I have an entity which has noise in its movement. The entity is heading straight toward a target entity and I am trying to estimate how long it will take for it to reach its goal.
I am trying to estimate the velocity of the entity by looking at its position history.
I have a History<Tuple<double,Vector2D>
which has the last N positions and at what time I got that position. The positions generally come in very consistently at 1 second intervals.

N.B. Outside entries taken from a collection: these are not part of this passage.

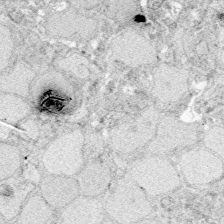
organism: Zebrafish
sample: Whole-Brain
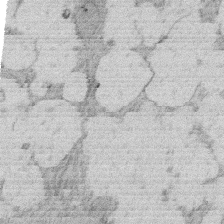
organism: Rat
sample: Salivary granule
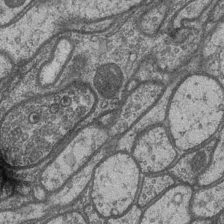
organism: Drosophila
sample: Optic medulla
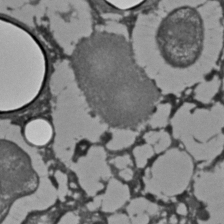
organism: C. elegans
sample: C. elegans embryo
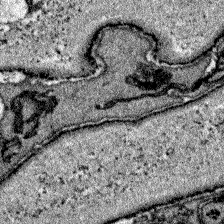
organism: Zebrafish
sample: Larval olfactory bulb
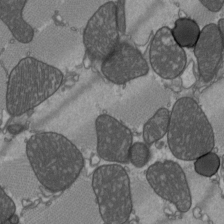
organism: C57BL Mouse
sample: Heart
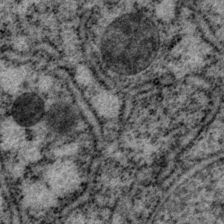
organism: P. pacificus
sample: Pharynx
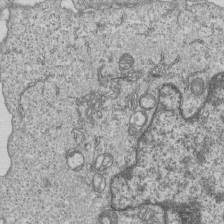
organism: Human
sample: MDA-MB-231 cells
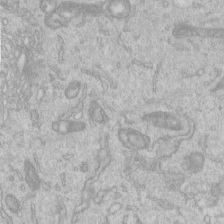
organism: Human
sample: Centriole in RPE cells
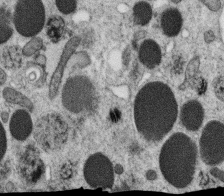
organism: C. elegans
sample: C. elegans oocyte; sperm cells
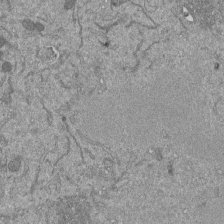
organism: Mouse
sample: ED-1 cell nuclei; centrioles
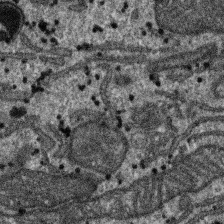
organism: Human
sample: Lung epithelial cells infected with SARS-CoV-2
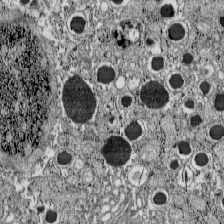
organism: C57BL Mouse
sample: Pancreatic islet
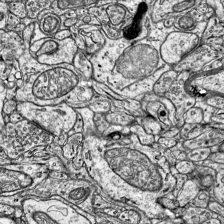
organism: Mouse
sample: Visual Cortex
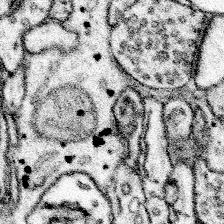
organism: Mouse
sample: Somatosensory cortex neuropil
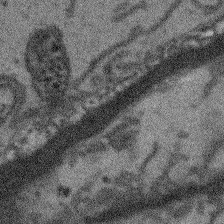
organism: Arabidopsis thaliana
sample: Root tip
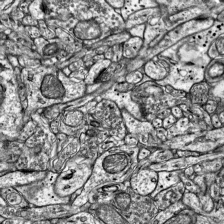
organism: Mouse
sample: Visual Cortex
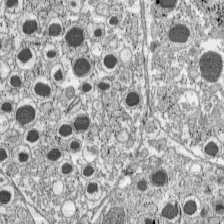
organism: C57BL Mouse
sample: Pancreatic islet
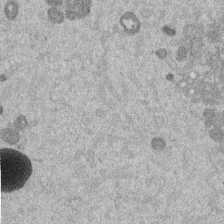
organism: Mouse
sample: Dividing mouse embryo 1 cell stage
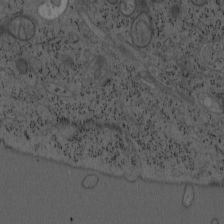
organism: Mouse
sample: OT-I killer T cells with ID8 ovarian cancer cells
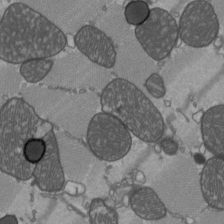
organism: C57BL Mouse
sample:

I tried a few home made formulas where xtk[n] is the component (x or y) at [n] seconds ago:
private double GetFirstOrderVelocity(double xtk, double xtk1, double h)
{
return (xtk - xtk1)/h;
}
private double GetSecondOrderVelocity(double xtk, double xtk2, double h)
{
return (xtk - xtk2) / (h*2);
}
private double GetThirdOrderVelocity(double xtk, double xtk1, double xtk2, double xtk3, double h)
{
return (xtk + xtk1 - xtk2 - xtk3) / (h * 4);
}
private double GetFourthOrderVelocity(double xtk, double xtk1, double xtk3, double xtk4, double h)
{
return (xtk + (2 * xtk1) - (2 * xtk3) - xtk4) / (h * 8);
}
Where h
is always 1 since they come in at 1 second intervals.

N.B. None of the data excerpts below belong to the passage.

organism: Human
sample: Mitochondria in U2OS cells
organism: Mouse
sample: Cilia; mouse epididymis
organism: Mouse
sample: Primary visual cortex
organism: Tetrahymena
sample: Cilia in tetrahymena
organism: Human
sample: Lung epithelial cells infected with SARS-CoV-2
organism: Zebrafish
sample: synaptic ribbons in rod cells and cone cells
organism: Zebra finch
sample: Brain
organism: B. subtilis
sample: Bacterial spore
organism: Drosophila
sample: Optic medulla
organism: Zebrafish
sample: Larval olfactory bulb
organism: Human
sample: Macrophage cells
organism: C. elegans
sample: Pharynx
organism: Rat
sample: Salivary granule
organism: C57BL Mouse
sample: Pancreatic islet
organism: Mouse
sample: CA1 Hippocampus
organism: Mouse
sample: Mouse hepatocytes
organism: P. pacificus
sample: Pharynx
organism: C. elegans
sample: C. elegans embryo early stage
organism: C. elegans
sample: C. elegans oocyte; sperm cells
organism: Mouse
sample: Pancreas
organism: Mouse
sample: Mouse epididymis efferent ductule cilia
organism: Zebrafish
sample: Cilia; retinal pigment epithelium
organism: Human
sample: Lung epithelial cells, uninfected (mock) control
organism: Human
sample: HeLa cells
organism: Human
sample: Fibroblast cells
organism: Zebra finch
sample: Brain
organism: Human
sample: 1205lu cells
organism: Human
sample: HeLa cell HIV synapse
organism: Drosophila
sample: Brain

The fourth order helped, but I would like to know if there is a better and more general way to estimate velocity from previous positions? Something that is iterative so that if I need stronger smoothing, I just need to increase a counter, which would probably use more of the history and would trade off responsiveness for smoothness. The problem is right now the time to position is very jumpy and logically if something is heading right for a target, with enough samples we can start to fairly accurately estimate how long until it gets there.